Source records:
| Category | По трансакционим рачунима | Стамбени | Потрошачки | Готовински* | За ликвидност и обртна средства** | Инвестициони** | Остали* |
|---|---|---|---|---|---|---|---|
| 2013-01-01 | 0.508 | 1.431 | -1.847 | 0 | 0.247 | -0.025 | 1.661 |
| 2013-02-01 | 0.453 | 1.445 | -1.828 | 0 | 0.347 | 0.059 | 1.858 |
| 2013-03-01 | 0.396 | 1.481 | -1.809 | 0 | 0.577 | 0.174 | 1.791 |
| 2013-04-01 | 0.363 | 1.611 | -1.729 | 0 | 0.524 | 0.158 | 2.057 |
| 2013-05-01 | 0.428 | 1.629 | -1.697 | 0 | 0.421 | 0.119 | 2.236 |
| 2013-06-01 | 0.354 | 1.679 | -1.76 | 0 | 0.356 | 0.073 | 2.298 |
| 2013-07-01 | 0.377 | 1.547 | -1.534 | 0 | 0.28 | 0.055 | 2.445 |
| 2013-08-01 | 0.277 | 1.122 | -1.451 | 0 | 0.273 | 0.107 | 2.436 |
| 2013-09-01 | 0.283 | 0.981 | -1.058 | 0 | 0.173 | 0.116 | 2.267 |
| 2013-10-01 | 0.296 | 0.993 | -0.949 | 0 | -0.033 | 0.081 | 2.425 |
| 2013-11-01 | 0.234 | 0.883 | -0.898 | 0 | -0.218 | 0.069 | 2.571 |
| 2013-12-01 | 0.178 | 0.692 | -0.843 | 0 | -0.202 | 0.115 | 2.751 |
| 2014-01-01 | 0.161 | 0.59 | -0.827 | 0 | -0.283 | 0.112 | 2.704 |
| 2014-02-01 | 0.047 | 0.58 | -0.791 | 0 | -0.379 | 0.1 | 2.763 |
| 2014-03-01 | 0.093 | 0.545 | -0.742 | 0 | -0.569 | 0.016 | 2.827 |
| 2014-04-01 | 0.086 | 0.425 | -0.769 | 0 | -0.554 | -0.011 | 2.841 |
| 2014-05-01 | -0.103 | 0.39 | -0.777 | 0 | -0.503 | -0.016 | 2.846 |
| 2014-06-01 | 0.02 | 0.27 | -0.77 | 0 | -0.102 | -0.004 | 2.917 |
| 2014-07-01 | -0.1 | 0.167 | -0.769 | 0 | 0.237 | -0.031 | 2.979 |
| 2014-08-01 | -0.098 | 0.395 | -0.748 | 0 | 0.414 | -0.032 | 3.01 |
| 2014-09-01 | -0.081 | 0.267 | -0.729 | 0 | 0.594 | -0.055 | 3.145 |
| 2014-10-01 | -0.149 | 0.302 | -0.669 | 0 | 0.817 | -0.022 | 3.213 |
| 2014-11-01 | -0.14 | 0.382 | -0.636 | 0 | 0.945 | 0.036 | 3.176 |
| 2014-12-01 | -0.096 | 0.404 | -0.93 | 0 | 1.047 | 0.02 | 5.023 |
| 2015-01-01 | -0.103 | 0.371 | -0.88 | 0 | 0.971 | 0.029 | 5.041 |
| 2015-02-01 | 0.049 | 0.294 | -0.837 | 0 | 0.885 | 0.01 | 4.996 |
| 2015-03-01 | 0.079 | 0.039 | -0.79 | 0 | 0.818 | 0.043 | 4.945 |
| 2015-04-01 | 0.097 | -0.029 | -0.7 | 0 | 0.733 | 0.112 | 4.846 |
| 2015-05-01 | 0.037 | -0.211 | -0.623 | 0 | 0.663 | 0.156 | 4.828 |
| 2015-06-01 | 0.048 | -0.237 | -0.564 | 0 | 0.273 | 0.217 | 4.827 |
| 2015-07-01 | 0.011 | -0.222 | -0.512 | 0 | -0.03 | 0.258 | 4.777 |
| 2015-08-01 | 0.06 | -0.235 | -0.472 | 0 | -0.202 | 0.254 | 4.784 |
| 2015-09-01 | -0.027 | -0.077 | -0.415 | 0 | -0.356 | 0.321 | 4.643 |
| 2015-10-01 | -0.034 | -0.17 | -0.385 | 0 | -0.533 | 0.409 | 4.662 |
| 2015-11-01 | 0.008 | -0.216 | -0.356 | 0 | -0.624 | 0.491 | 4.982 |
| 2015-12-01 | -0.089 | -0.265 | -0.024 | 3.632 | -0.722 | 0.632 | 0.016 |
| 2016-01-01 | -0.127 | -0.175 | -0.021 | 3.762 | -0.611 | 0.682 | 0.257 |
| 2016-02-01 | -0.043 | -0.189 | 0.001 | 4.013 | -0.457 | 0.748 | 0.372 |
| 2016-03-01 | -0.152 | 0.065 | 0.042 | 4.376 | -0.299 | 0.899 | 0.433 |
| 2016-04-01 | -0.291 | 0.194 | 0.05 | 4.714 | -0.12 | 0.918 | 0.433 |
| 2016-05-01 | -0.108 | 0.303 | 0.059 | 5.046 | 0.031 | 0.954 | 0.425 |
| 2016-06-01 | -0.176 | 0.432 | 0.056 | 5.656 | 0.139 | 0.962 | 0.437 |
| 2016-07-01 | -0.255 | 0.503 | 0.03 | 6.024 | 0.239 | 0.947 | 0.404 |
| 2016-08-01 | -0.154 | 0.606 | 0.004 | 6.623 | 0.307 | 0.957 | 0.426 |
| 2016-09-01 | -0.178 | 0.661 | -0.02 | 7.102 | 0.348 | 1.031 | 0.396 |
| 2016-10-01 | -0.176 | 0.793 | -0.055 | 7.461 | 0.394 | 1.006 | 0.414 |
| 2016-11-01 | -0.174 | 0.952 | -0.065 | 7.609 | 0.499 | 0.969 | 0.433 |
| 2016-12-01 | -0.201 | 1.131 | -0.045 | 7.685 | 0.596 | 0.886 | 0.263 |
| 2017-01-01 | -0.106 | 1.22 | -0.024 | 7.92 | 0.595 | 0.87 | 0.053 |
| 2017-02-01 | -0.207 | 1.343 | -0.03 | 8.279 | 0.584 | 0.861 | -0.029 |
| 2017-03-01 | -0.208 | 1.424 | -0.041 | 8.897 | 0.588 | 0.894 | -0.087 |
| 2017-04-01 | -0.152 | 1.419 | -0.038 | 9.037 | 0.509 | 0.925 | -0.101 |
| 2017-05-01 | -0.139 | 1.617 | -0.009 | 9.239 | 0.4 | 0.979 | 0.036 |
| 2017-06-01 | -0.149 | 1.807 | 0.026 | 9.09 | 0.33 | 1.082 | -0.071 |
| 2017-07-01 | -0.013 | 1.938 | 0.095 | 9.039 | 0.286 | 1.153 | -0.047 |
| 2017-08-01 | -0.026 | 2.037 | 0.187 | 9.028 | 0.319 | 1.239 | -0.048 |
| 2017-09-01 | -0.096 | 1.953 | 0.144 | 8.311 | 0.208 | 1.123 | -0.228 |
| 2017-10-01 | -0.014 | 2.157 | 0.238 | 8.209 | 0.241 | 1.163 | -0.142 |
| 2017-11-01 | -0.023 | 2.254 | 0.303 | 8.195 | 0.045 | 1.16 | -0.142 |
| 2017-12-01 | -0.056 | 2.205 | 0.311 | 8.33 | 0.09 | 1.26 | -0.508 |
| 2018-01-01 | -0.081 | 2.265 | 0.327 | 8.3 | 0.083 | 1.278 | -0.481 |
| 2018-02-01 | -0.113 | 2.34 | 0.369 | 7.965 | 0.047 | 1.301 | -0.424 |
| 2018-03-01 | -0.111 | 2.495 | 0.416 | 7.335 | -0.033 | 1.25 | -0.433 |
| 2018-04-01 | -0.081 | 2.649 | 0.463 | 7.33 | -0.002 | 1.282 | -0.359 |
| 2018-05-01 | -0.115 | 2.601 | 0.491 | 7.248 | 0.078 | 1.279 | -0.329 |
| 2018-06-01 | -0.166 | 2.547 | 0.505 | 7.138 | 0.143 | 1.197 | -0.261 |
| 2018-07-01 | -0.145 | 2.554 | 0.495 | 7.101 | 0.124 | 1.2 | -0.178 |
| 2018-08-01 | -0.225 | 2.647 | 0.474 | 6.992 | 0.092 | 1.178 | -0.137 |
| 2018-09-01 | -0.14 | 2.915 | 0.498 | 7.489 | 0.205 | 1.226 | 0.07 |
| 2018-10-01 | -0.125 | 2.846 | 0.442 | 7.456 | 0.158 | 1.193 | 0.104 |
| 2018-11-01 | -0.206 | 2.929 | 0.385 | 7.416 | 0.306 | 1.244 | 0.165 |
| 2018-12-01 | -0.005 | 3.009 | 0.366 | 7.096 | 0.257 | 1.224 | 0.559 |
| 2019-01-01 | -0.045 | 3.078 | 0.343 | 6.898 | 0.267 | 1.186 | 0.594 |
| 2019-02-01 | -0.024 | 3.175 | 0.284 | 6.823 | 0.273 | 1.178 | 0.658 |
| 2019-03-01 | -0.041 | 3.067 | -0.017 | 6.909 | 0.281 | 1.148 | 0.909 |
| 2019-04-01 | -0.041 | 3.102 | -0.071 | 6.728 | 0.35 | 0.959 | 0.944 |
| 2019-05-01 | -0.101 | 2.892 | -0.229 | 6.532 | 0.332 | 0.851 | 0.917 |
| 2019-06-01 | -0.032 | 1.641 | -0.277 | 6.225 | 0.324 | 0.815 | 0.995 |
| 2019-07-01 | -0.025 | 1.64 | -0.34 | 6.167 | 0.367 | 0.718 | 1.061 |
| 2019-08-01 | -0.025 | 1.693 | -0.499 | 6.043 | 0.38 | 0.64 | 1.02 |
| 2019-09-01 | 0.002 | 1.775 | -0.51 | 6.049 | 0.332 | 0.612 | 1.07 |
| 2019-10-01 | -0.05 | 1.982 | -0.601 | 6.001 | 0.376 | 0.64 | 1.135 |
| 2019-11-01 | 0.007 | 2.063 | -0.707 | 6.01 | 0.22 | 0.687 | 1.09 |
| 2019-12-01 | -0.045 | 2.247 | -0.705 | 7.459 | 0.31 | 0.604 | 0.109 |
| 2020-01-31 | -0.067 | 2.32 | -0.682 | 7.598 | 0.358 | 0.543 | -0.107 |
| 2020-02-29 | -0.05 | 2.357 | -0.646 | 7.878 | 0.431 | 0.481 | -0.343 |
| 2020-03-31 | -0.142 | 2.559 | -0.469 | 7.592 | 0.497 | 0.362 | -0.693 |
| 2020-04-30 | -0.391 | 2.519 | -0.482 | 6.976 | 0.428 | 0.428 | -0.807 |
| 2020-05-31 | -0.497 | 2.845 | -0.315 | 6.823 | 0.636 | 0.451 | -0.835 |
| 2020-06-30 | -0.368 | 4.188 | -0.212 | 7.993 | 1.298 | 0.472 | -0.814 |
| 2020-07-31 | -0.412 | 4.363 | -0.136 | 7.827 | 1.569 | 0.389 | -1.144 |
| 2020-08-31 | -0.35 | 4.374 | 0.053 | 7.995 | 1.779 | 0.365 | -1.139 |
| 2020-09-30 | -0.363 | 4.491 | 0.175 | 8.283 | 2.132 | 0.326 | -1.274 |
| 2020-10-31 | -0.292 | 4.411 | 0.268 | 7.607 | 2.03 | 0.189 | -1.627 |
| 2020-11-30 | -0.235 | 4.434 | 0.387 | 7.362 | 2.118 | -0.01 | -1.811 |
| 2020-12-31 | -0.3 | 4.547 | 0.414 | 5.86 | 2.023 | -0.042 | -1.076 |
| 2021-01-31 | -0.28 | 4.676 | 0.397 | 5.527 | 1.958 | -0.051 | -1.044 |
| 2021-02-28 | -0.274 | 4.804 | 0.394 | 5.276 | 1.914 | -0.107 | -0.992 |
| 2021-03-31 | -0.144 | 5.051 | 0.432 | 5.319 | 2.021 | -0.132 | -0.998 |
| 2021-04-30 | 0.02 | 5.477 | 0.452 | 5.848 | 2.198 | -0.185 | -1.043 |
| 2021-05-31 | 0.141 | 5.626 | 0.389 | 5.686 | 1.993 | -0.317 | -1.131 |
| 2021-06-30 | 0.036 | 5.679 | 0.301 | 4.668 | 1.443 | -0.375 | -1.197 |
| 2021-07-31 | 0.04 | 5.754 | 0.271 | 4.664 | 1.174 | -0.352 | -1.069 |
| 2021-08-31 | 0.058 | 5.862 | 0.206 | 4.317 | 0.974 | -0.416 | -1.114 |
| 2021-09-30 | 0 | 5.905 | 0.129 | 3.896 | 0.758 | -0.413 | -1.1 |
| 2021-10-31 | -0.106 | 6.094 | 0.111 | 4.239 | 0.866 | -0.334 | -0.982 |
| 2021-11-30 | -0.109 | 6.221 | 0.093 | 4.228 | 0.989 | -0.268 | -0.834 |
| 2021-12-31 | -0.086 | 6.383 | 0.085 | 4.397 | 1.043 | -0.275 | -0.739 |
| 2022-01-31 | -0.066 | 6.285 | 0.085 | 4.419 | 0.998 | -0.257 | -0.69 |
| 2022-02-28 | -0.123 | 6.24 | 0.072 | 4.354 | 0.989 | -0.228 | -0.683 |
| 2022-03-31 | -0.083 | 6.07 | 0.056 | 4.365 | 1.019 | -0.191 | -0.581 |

## Your assignment
From the line that contains "-0.228 | -0.683 |" through the end of the records above, print every line exactly and nothing else.

## Answer to this exercise
| 2022-02-28 | -0.123 | 6.24 | 0.072 | 4.354 | 0.989 | -0.228 | -0.683 |
| 2022-03-31 | -0.083 | 6.07 | 0.056 | 4.365 | 1.019 | -0.191 | -0.581 |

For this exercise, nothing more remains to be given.